Find the string "sample" in the data, then copy every line where it is found.

Data to process:
---
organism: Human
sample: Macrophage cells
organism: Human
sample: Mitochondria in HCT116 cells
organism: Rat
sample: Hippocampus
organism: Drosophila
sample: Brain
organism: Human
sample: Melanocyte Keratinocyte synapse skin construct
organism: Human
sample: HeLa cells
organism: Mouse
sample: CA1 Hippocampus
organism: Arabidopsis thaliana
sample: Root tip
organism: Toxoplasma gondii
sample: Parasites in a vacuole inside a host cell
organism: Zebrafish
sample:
---
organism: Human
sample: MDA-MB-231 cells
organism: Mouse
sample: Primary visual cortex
---
Response to the exercise:
sample: Macrophage cells
sample: Mitochondria in HCT116 cells
sample: Hippocampus
sample: Brain
sample: Melanocyte Keratinocyte synapse skin construct
sample: HeLa cells
sample: CA1 Hippocampus
sample: Root tip
sample: Parasites in a vacuole inside a host cell
sample:
sample: MDA-MB-231 cells
sample: Primary visual cortex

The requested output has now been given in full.